§ Information supplied:
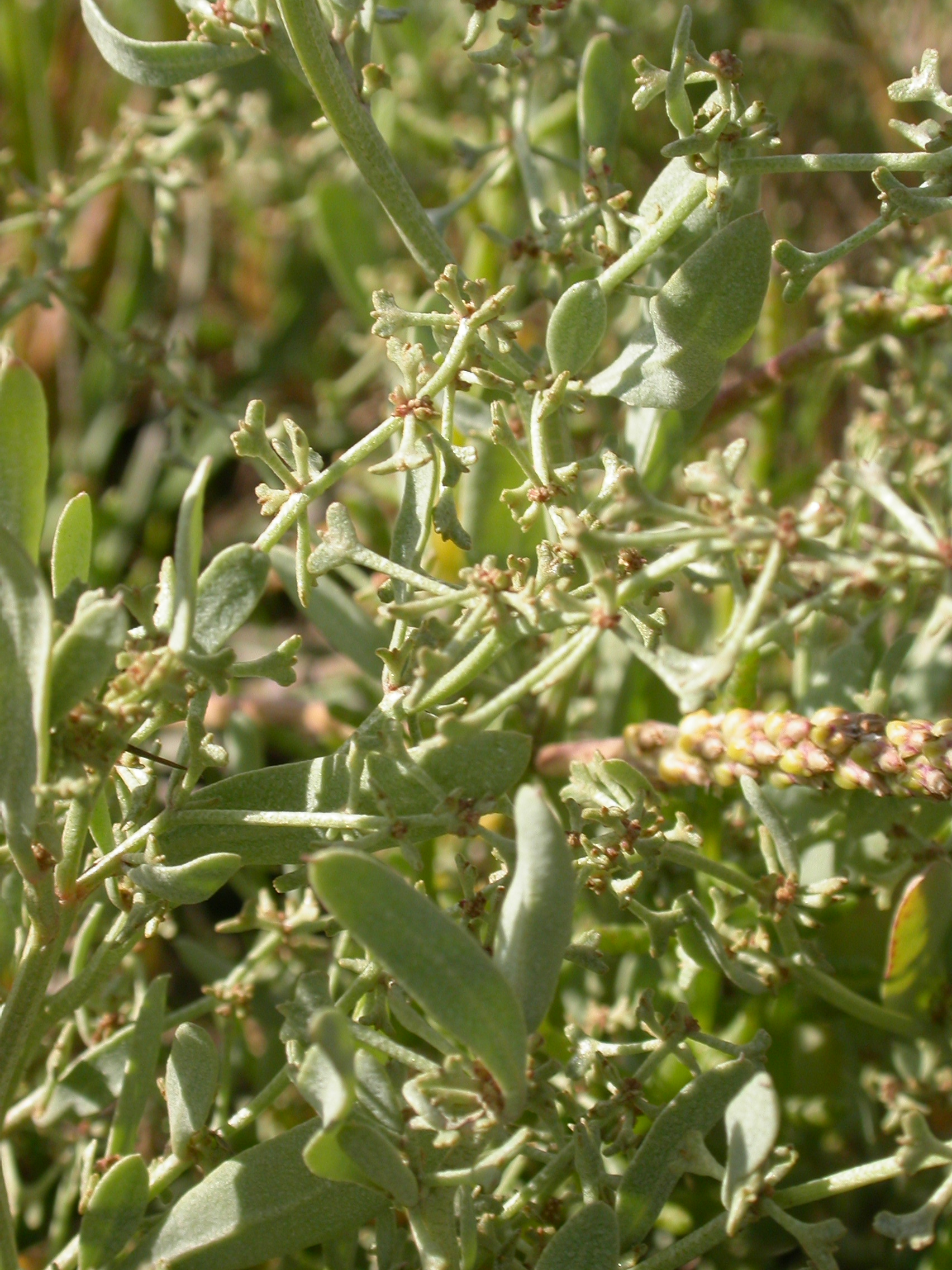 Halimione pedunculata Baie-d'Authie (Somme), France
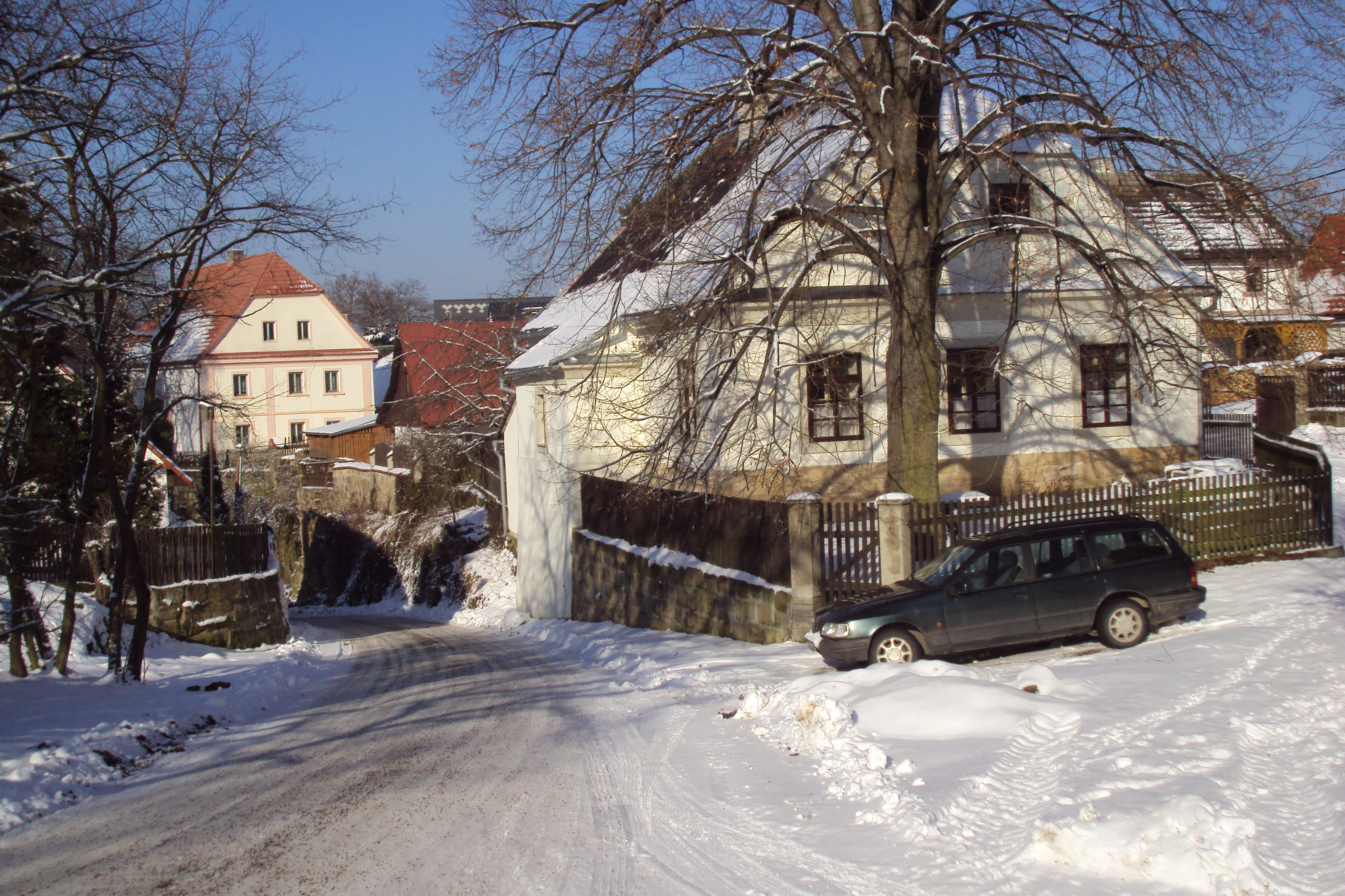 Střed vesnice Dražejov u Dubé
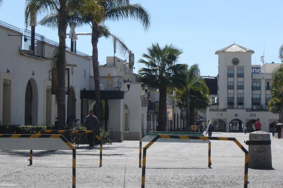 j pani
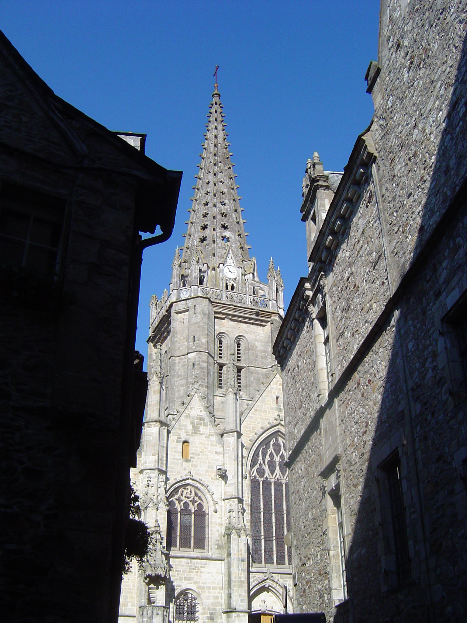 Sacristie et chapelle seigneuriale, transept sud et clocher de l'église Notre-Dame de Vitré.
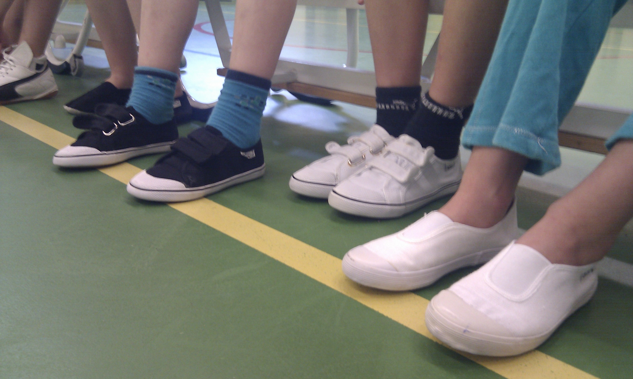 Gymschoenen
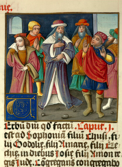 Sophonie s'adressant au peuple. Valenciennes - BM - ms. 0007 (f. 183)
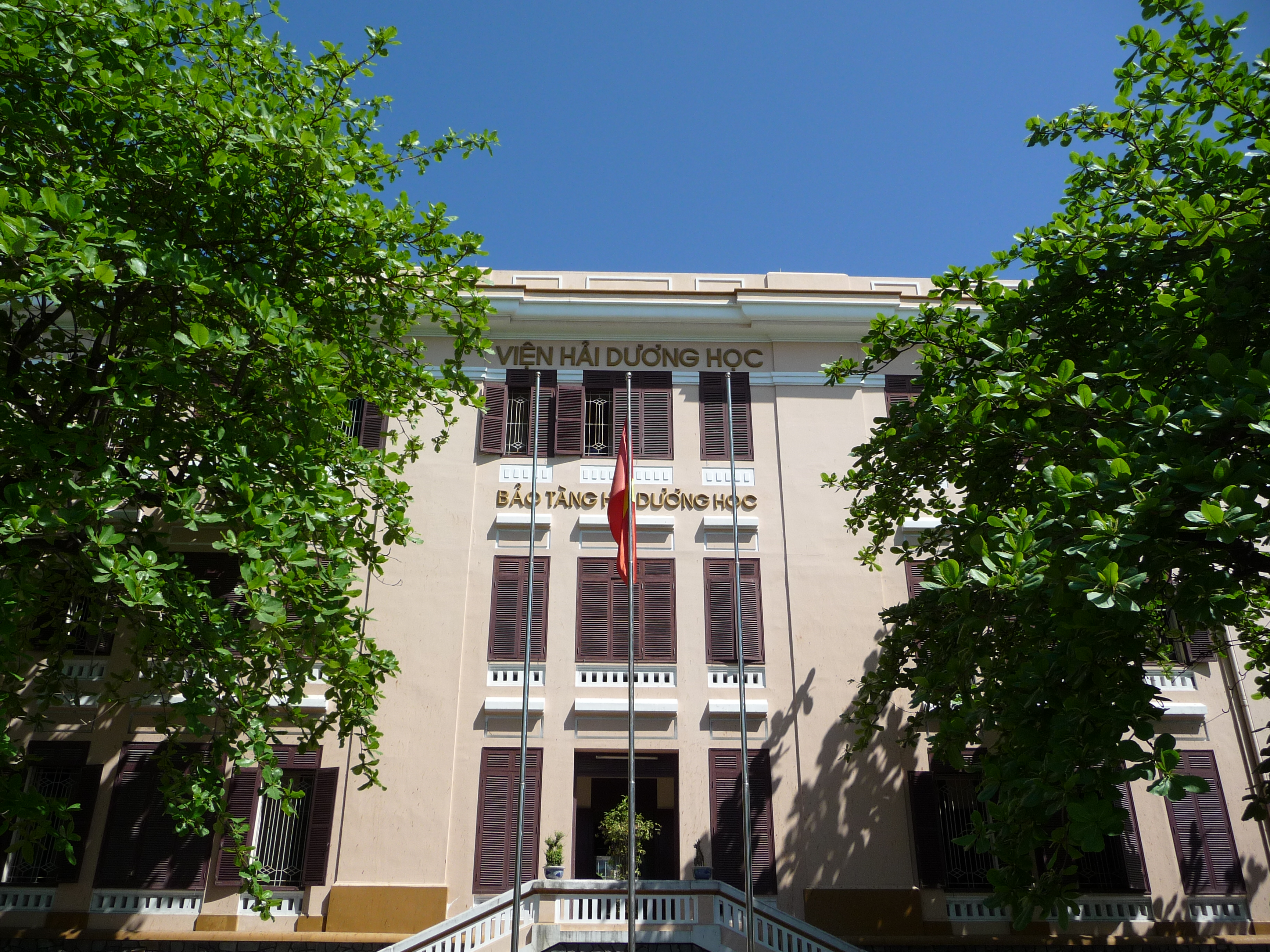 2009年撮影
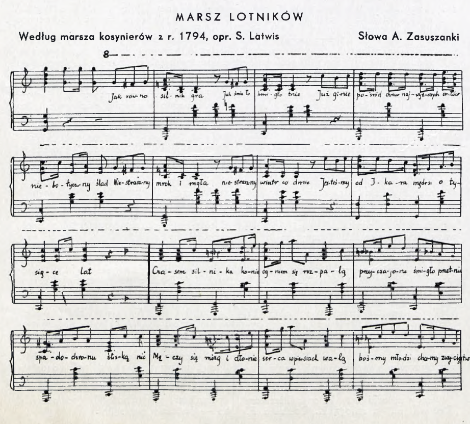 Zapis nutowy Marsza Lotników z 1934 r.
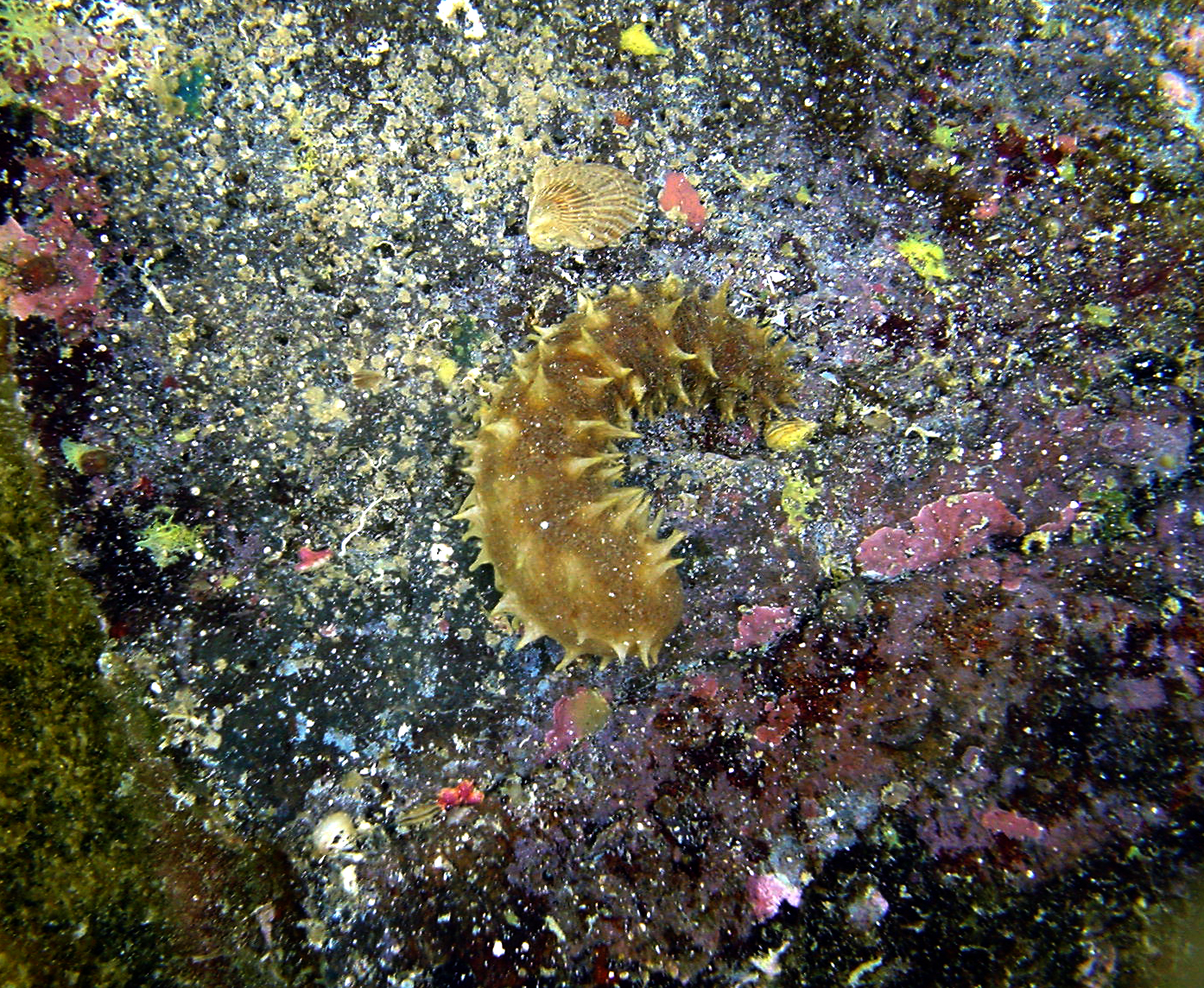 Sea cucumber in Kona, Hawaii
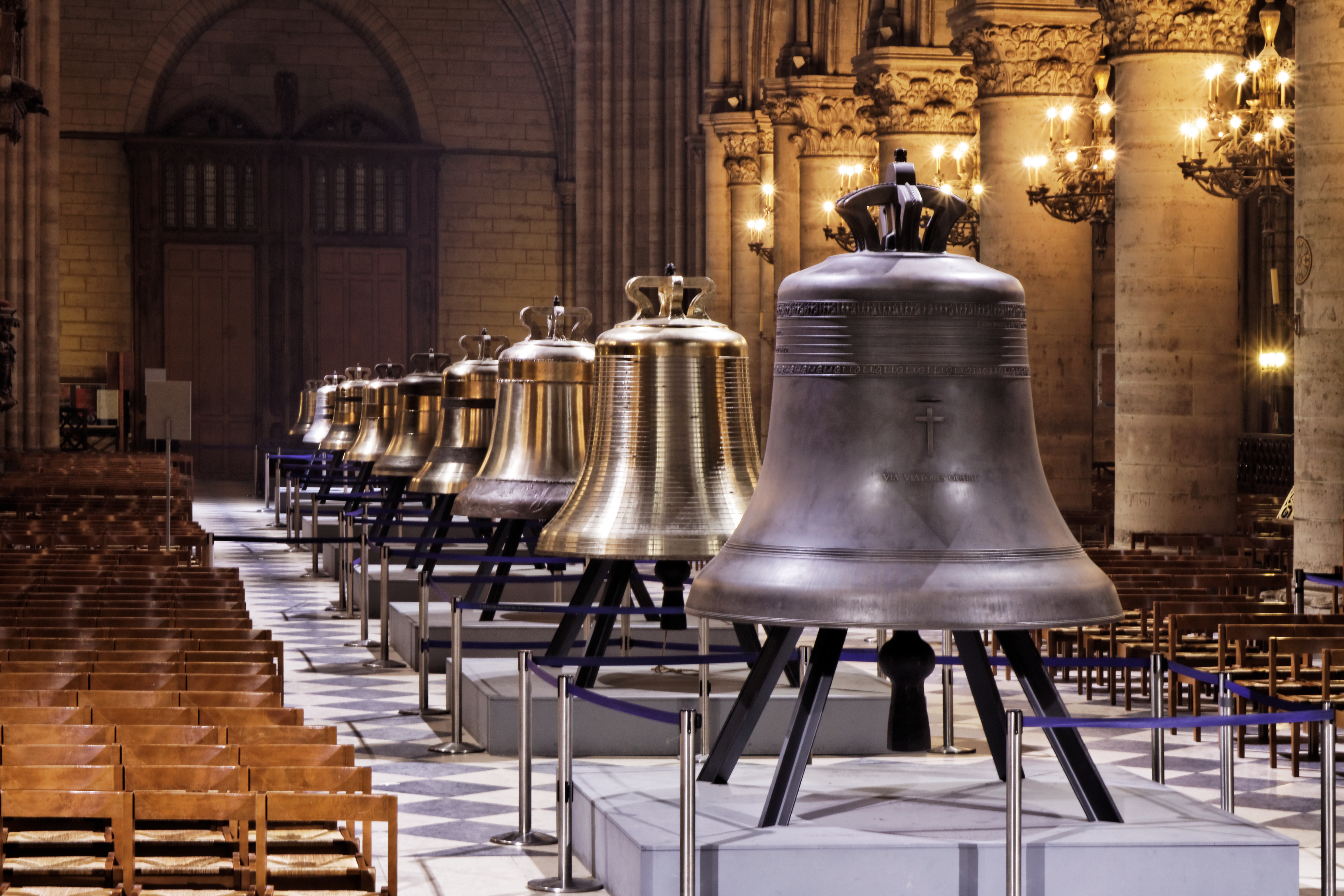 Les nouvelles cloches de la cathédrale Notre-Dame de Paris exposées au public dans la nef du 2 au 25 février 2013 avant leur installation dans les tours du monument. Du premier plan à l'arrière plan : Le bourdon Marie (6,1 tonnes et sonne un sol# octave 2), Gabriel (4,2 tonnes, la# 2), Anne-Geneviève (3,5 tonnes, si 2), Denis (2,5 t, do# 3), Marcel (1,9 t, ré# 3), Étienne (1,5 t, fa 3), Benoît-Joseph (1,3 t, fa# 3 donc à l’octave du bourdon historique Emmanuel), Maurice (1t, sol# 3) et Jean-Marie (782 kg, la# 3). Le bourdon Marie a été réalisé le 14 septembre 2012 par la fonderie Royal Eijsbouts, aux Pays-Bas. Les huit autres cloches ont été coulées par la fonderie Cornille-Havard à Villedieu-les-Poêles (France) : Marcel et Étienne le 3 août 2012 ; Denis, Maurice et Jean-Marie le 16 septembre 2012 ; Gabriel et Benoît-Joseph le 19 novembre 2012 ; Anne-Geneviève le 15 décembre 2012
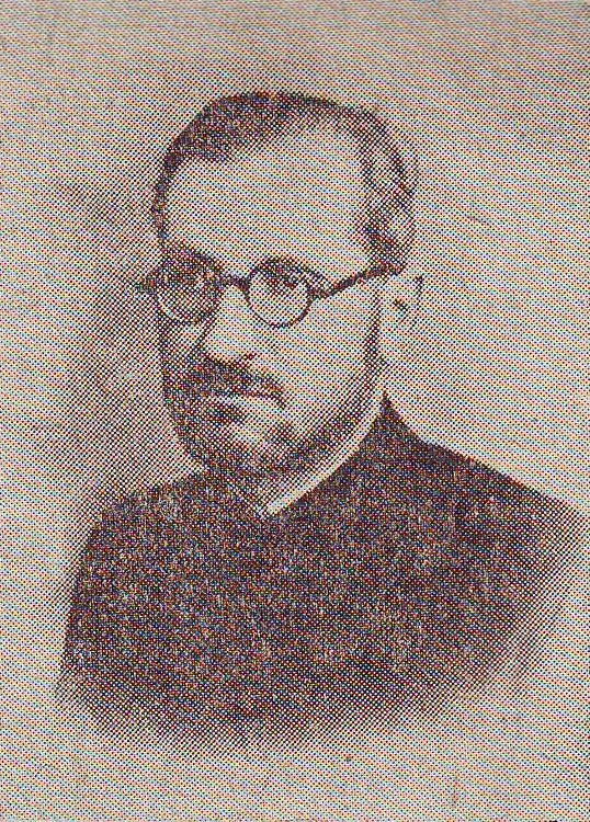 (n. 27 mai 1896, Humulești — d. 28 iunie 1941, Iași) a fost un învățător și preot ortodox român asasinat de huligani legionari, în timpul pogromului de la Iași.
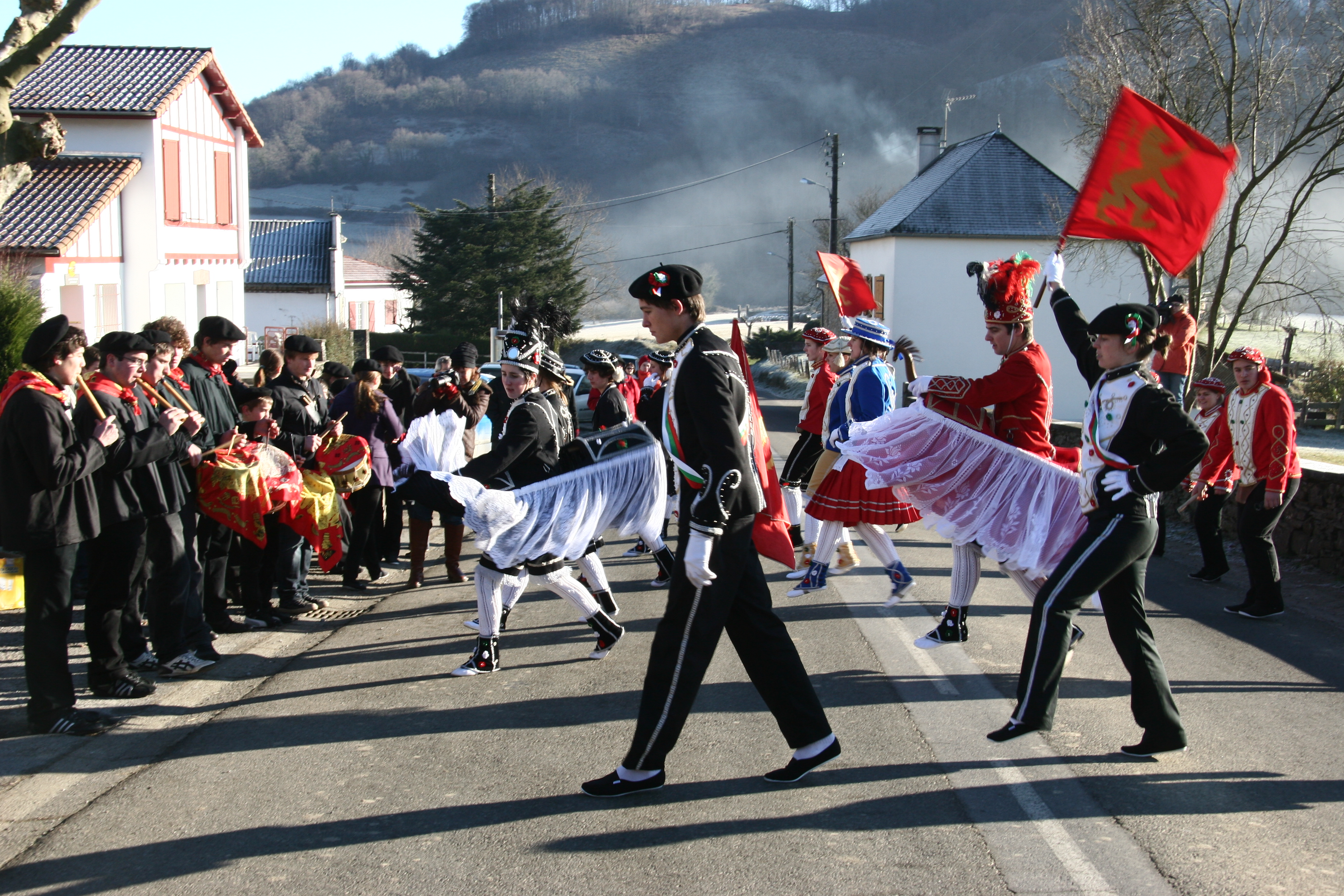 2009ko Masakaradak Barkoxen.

§ The task:
The entries above need to be transcribed exactly, with the images left out.

§ Worked solution:
 Halimione pedunculata Baie-d'Authie (Somme), France
 Střed vesnice Dražejov u Dubé
 j pani
 Sacristie et chapelle seigneuriale, transept sud et clocher de l'église Notre-Dame de Vitré.
 Gymschoenen
 Sophonie s'adressant au peuple. Valenciennes - BM - ms. 0007 (f. 183)
 2009年撮影
 Zapis nutowy Marsza Lotników z 1934 r.
 Sea cucumber in Kona, Hawaii
 Les nouvelles cloches de la cathédrale Notre-Dame de Paris exposées au public dans la nef du 2 au 25 février 2013 avant leur installation dans les tours du monument. Du premier plan à l'arrière plan : Le bourdon Marie (6,1 tonnes et sonne un sol# octave 2), Gabriel (4,2 tonnes, la# 2), Anne-Geneviève (3,5 tonnes, si 2), Denis (2,5 t, do# 3), Marcel (1,9 t, ré# 3), Étienne (1,5 t, fa 3), Benoît-Joseph (1,3 t, fa# 3 donc à l’octave du bourdon historique Emmanuel), Maurice (1t, sol# 3) et Jean-Marie (782 kg, la# 3). Le bourdon Marie a été réalisé le 14 septembre 2012 par la fonderie Royal Eijsbouts, aux Pays-Bas. Les huit autres cloches ont été coulées par la fonderie Cornille-Havard à Villedieu-les-Poêles (France) : Marcel et Étienne le 3 août 2012 ; Denis, Maurice et Jean-Marie le 16 septembre 2012 ; Gabriel et Benoît-Joseph le 19 novembre 2012 ; Anne-Geneviève le 15 décembre 2012
 (n. 27 mai 1896, Humulești — d. 28 iunie 1941, Iași) a fost un învățător și preot ortodox român asasinat de huligani legionari, în timpul pogromului de la Iași.
 2009ko Masakaradak Barkoxen.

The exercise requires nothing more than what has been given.